Evaluating Pause-Only as a First-Line Defence
Let’s consider potential scenarios where a vulnerability is actively being exploited by an attacker:
Malicious L2 → L1 message. An attacker can craft any arbitrary message that originates from a smart contract on the rollup and forward the message via the native bridge to smart contracts on Ethereum.
Invalid State Transitions. An attacker can execute transactions on the rollup that break the state transition function rules and it should normally be considered invalid.
Withdrawal exploit. An attacker can withdraw funds from the native bridge by only issuing transactions on Ethereum (the layer-1).
In all three cases, a time delay simply permits an attacker additional time to continue stealing the funds and reduces the window of opportunity for the security council to defend the system. The time-delay functionality is prohibitive to defending against active exploits and should only be used for routine maintenance / non time critical tasks.
We will only evaluate the ability to pause the system and the degree in which the system can be paused.
In the case of a malicious L2 → L1 message, the pause functionality can mitigate the attack without interfering with transaction activity.
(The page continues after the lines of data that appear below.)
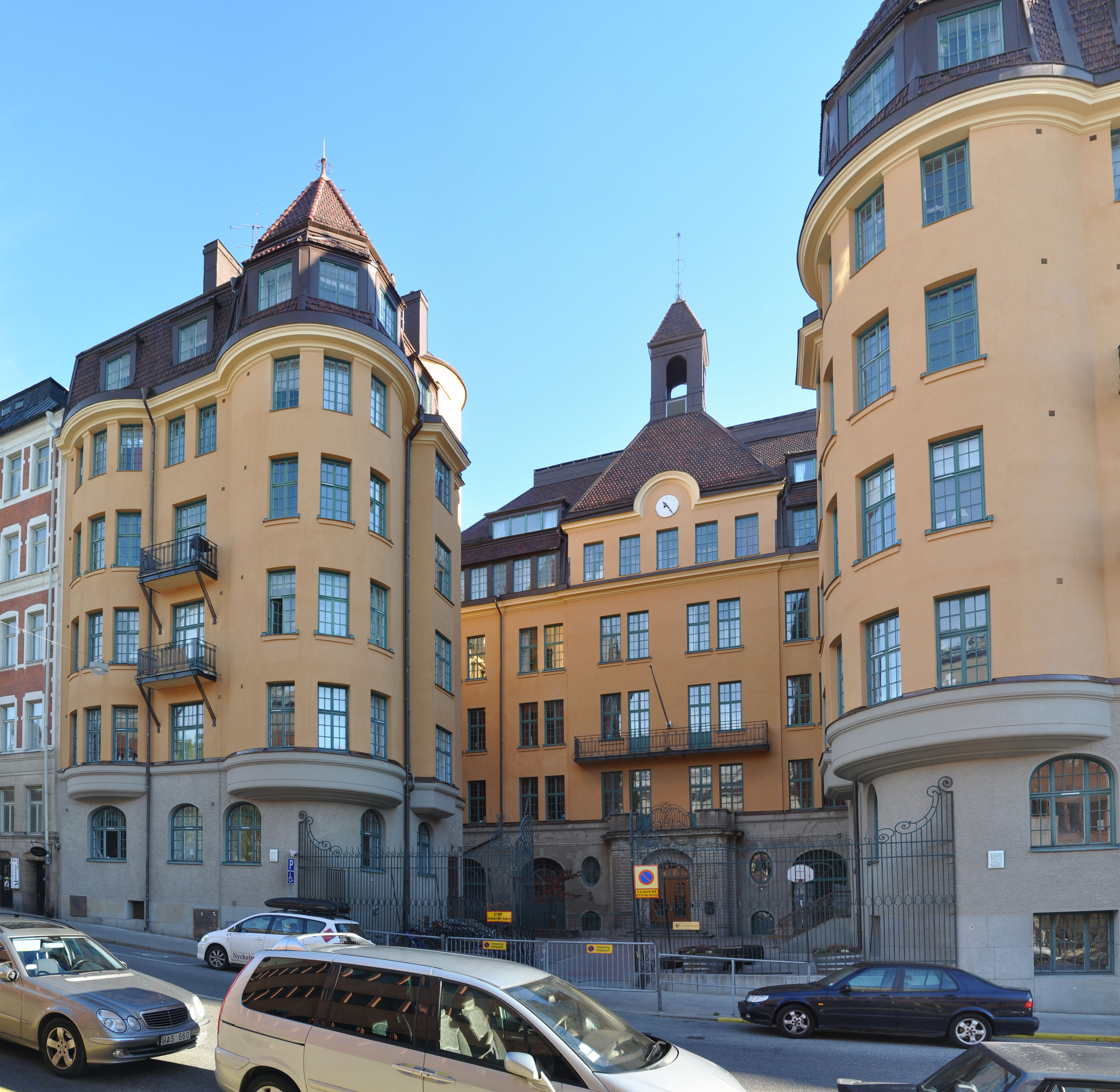 Åhlinska skolan
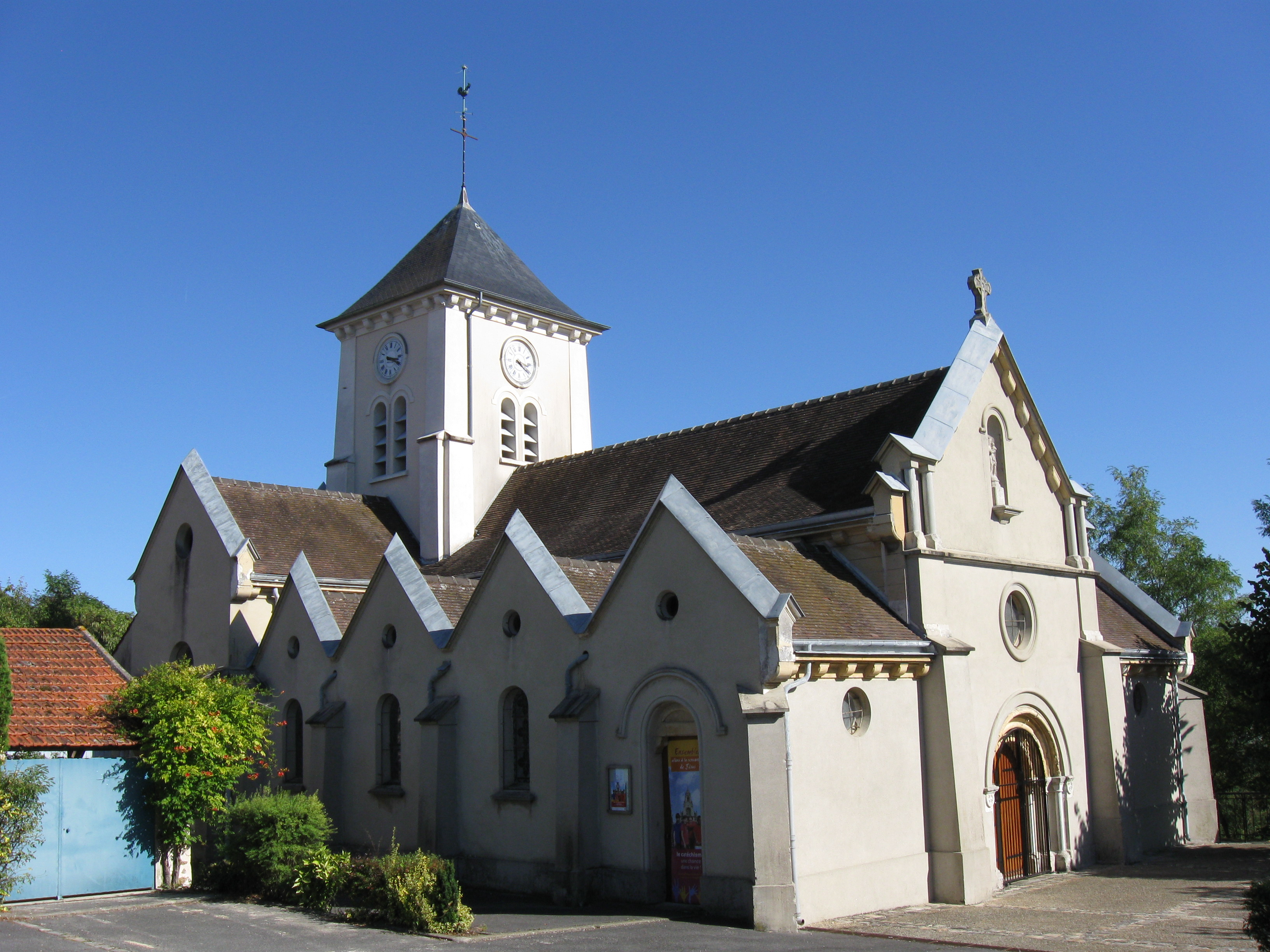 Église catholique Saint-Rémy de Méry-sur-Marne (Seine-et-Marne, région Île-de-France).
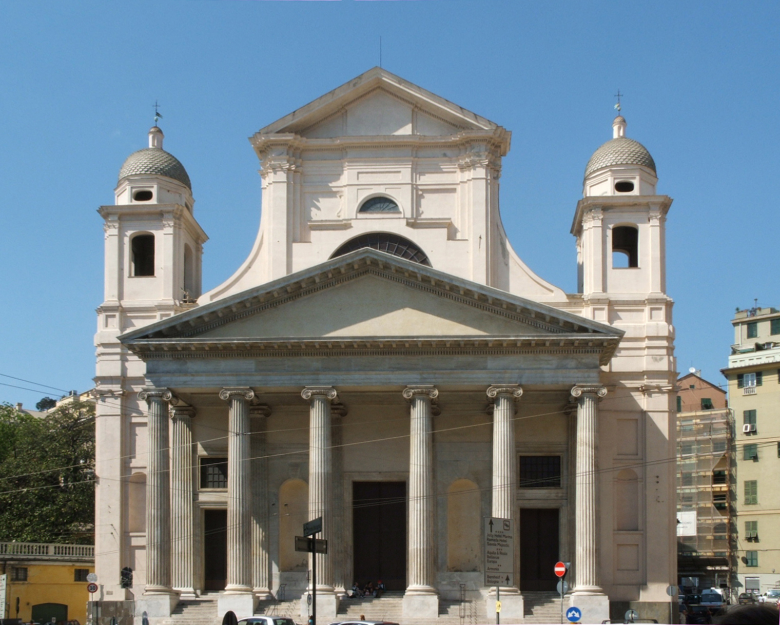 Carlo Barabino, la neoclassica facciata della basilica della Santissima Annunziata del Vastato (Genova) (ca. 1840).
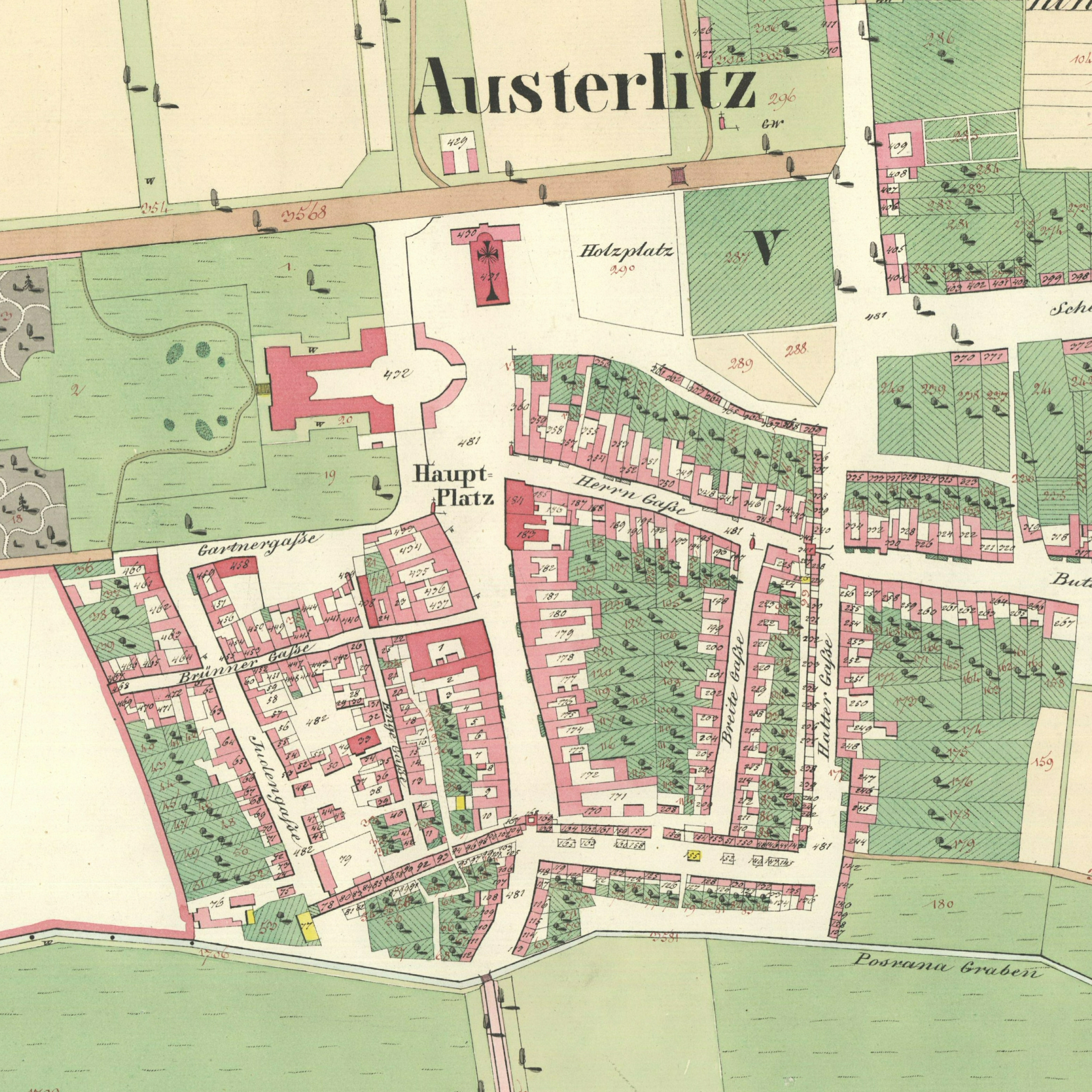 Slavkov na císařském otisku mapy Stabilního katastru z roku 1826, detail centra města.
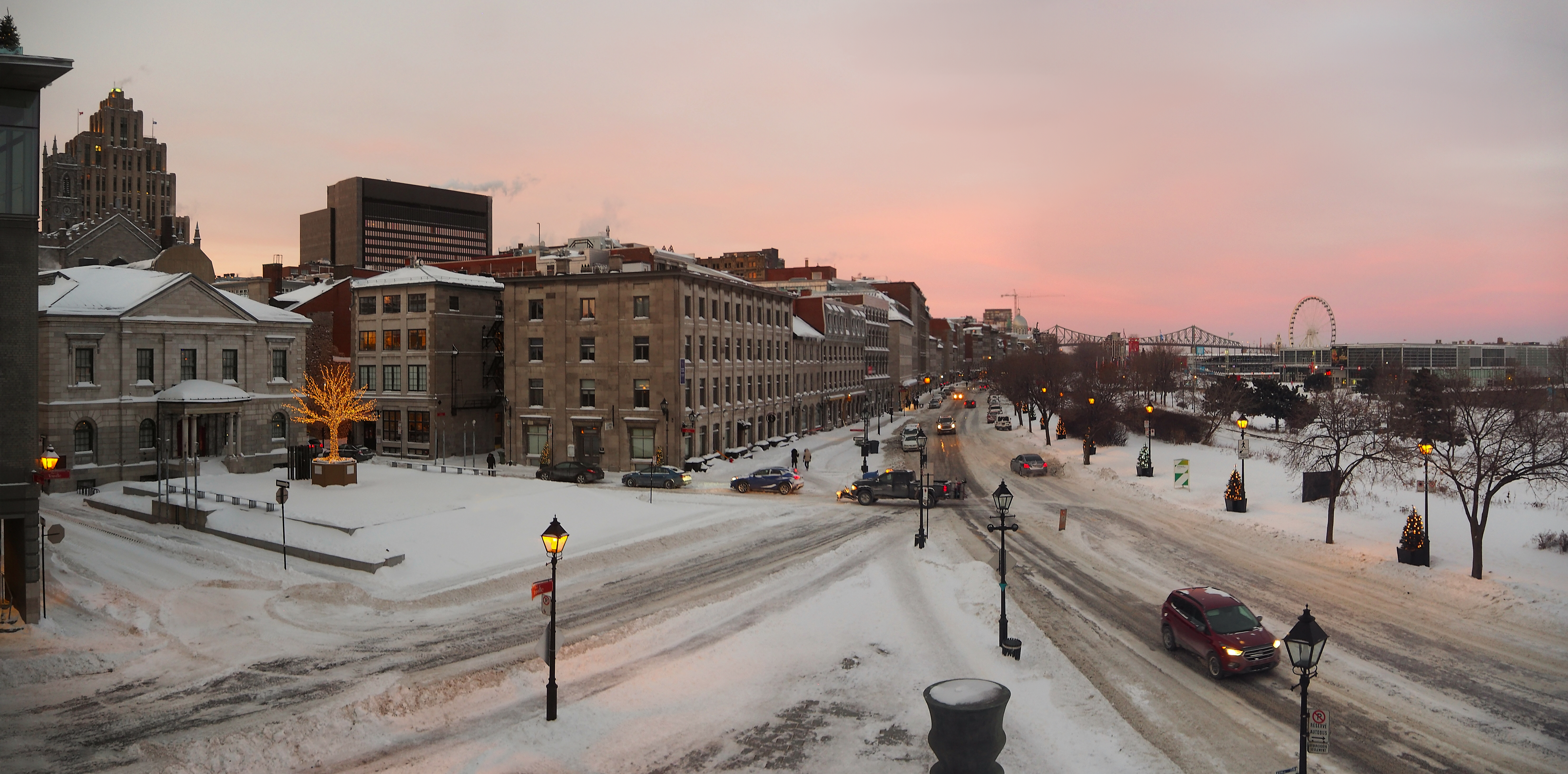 Rue de la Commune et Place d'Youville, vue du musée Pointe-à-Callière, 2018-01-06. Vue prise du musée Pointe-à-Callière.
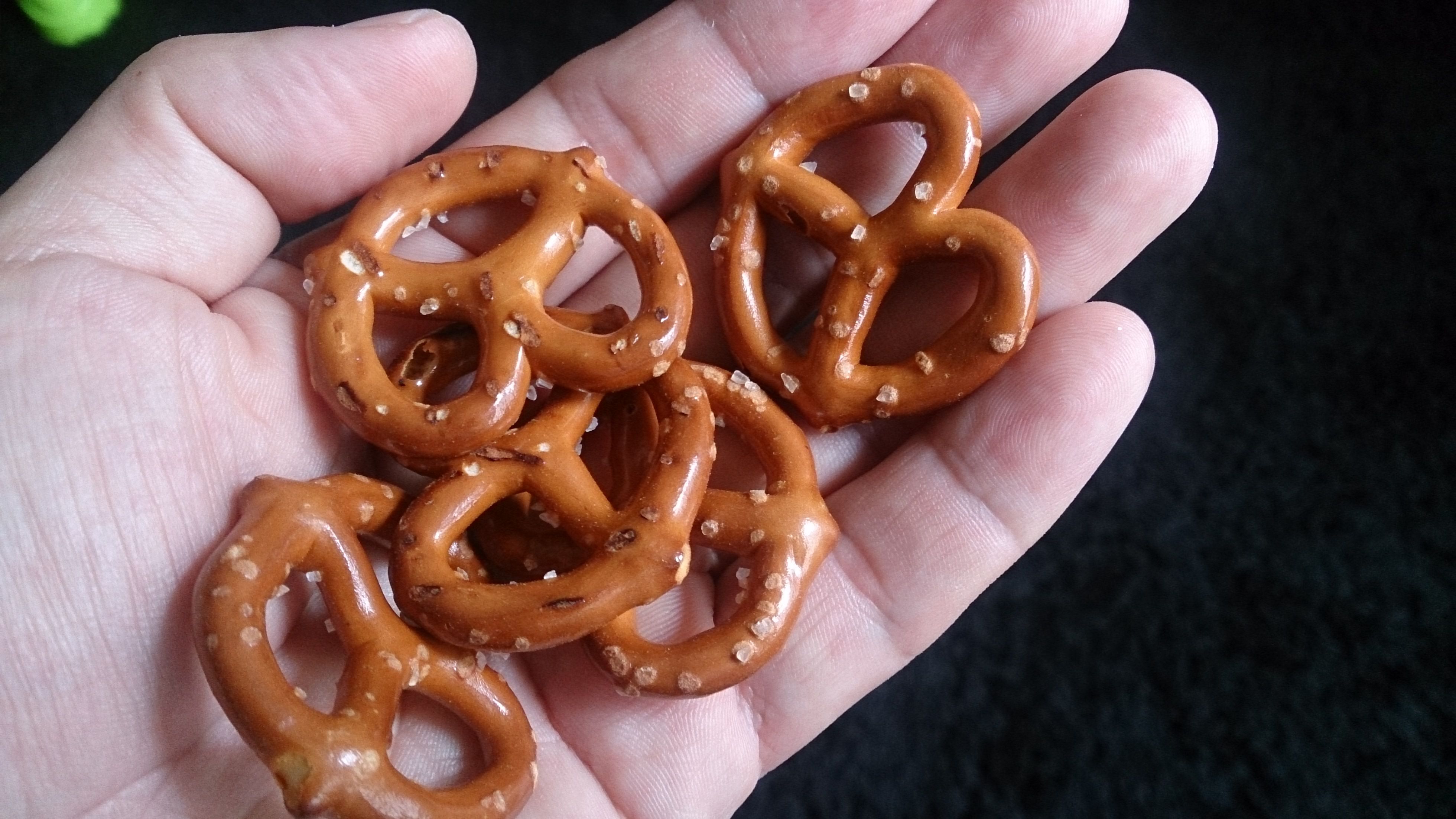 good snacks
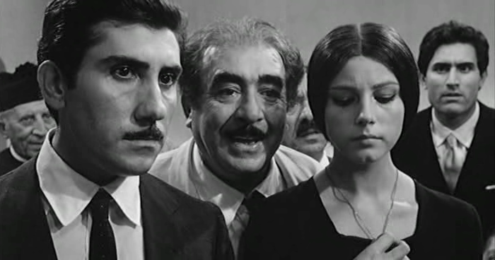 Screenshot del film Sedotta e abbandonata (1964) di Pietro Germi.
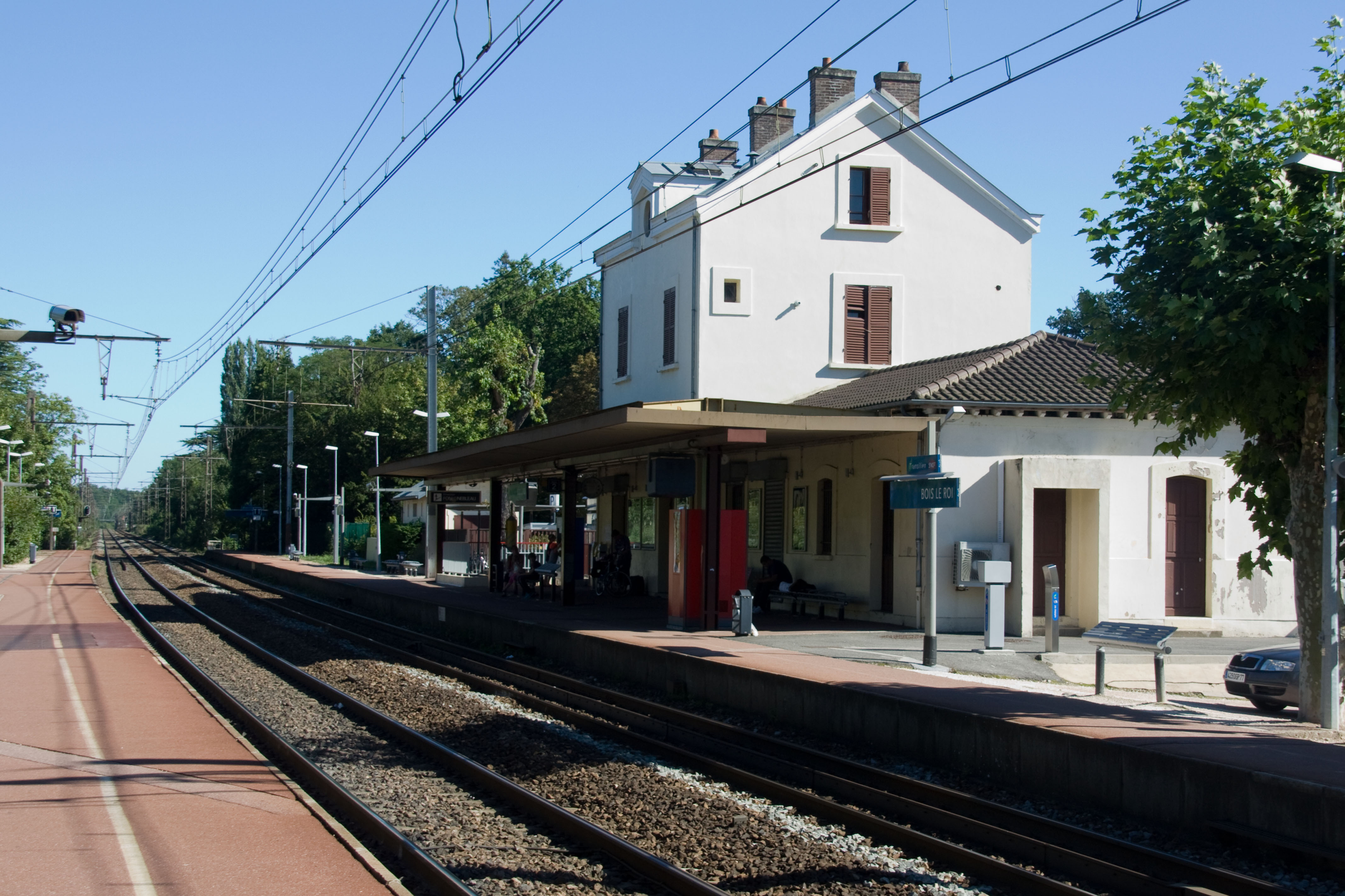 Gare de Bois-le-Roi, Bois-le-Roi, Seine-et-Marne, France
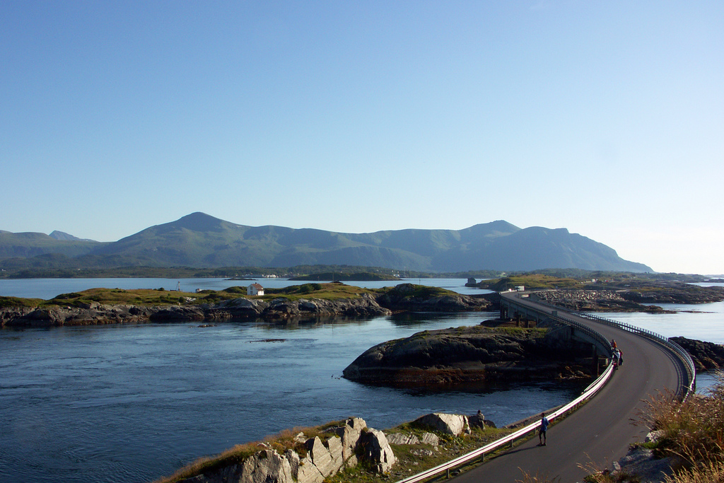 Atlanterhavsvegen

The security council should pause message delivery and/or the ability to finalise new checkpoints. There is an argument that L2 → L1 messages should have a time delay before they are executed to permit time for the security council to detect bug and react to the emergency event.
Defending against invalid state transitions is trickier as transaction finality has different tiers in a rollup. If we only consider transactions on the rollup and not any side-effects, then the best defence for the security council is to halt the ability for checkpoint finalising, but continue to allow pending transactions to be ordered. This can permit time for the bug to be fixed, checkpoint finalisation reactivated, and for the invalid transactions to simply be ignored.
However, if transaction activity on the rollup is not turned off, then the user experience will be messy and the rollup may appear in a state of havoc until the client software is upgraded.
This brings us to next scenario. How should the security council react if we consider how the invalid transactions on a rollup may impact other systems that observe it. The best line of defence is to either freeze the ability for the native bridge to finalise the ordering of transactions or to turn off the Sequencer altogether.
This is because some systems, like fast bridges that move funds from one rollup to another rollup, may authorise funds to be transferred once they believe that a rollup’s transaction (including the invalid transaction) is ordered for execution. In this example, it may allow an attacker to exploit a DeFi protocol on the rollup and then quickly escape with the funds by moving it to another rollup via a fast bridge.
By the time the security council can fix the bug and revert the invalid transactions, the damage may already be done. Either the DeFi protocol or the LPs in the fast bridge may bear the losses from the attack.
Finally, if the vulnerability allows the attacker to withdraw funds directly from the native bridge, similar to the Nomad Hack, then the security council may be powerless to stop it.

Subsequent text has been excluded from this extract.